If factories were caterpillars, they’d be going through the metamorphosis phase, where the resulting butterfly is akin to the digital factory—the beautiful new iteration of what the factory used to be.
In a new report, Morgan Stanley said technological disruption is coming for the manufacturing sector, and part of what’s got the industry poised to take advantage of the times is the wealth of data it sits on.
“Manufacturing is primed for a tech revolution that will give way to the digital factory,” the research arm of the financial services firm said, adding, “Which global industry collects the largest volume of data? It’s not banking, health care or even retail, as many might expect. It’s actually manufacturing. This sleeping giant drives more than $11 trillion in commerce and amasses 2,000 petabytes of data annually—twice as much as government, the next largest data collector.”
The manufacturing industry, apparel and textiles in particular, has been slow to make use of the data it has, with many companies on board with collecting it but few savvy about what to make of all that information and how to employ it to make business-improving changes. Morgan Stanley estimates companies that can’t figure out what to do with their data have discarded as much as 99 percent of the 2,000 petabytes of potentially valuable data they’ve collected since 2010.
In the incoming 21st century digital factory, smart machines and Industrial Internet of Things (IIoT) sensors will all work together to “squeeze waste out of the supply chain,” according to Morgan Stanley. Not only will less waste mean greater efficiency, but it will also pave the way for manufacturers to improve the quality of their products and make customization more widely available.
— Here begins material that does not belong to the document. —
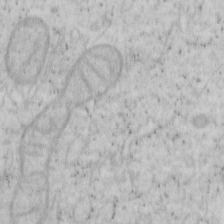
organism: Human
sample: HeLa cells

For many manufactures, the embracing of technology has, at best, meant a “mishmash of disparate software and hardware systems” Morgan Stanley said.
“The traditional factory is very challenging to navigate,” said Adam Wood, Morgan Stanley Equity Analyst covering European Software & IT Services. “For example, manufacturers often use an array of hardware platforms, each with their own operating systems. They also haven’t had the capabilities to deploy and use technology on a large-scale, though cloud computing and big data applications are changing that.”
Once companies can undertake a unified tech front major market challenges, like competition from low-cost manufacturers in China, product commoditization, shrinking margins and slowing revenue growth, stand to be remedied, according to the report.
“These industry challenges are real—but so is the opportunity, both for manufacturers and vendors that serve them,” Morgan Stanley said.
Software providers and capital goods producers will drive the industrial tech revolution, marrying disruption and innovation, plus industry expertise and manufacturer relationships.
“The vendors best able to combine these attributes should emerge as the winners,” according to Wood. And many are already working on it—capital goods companies have spent $18 billion since 2011 to acquire or collaborate with manufacturing-related software companies.
If the apparel and footwear industries can get out of their own way and embrace the data and digitization coming down the pike, they’ll ideally end up with factories that look like a “software-integrated production line, able to rapidly respond to changing market dynamics, with minimal disruption,” Wood explained.
For one, the digital factory will use sensors in entirely new ways, like tapping them to monitor production progress, which makes mass customization a greater possibility as machines will be able to identify where products are in the process and enable changes to be made as designated.
Machines on the factory floor will also boast better connectivity, with IoT modules establishing live connections between them, and the gathered operating data will be fed back into the manufacturing process and available for manufacturers to learn from to improve their processes.
In these newfangled digital factories, 3-D printers will be standard since they’re already becoming less expensive and more functional, which means they’ll be able to be scaled for industrial level use.
There’s a flood of manufacturing software acronyms—CRM, ERP, PLM—out there, and these systems will be increasingly better able to integrate seamlessly with each other as well as with machines and factory floor sensors to provide real-time data on the whole manufacturing process, insight that’s expected to make companies both more nimble and more profitable.
“Further down the road, manufacturers will likely have intelligent analytics that identify and then immediately fix issues on the factory floor, without human intervention,” Morgan Stanley said. “These innovations suggest a future factory floor with increased efficiencies while at the same time building new revenue potential from integrating digital services into the manufactured goods.”
The apparel industry has long been needing to take a nod from advancements in auto manufacturing, which has been embracing digital while apparel and footwear companies are still trying to figure out what all this tech even means.
But the companies that can take a page from car manufacturing could find their smart factories will allow them to decrease the time to market for new products.
“Consider the making of a car. Different but integrated software programs can simultaneously complete the vehicle, order the parts, schedule the manufacturing and market the car to potential customers, instead of maintaining a chronological workflow,” the report explained. “Additionally, manufacturers can also more immediately cater products to customer demand, and easily adapt prices to real-time market changes. Connections between the hardware and software can facilitate predictive maintenance, or the ability to flag potential problems before a machine breaks down.”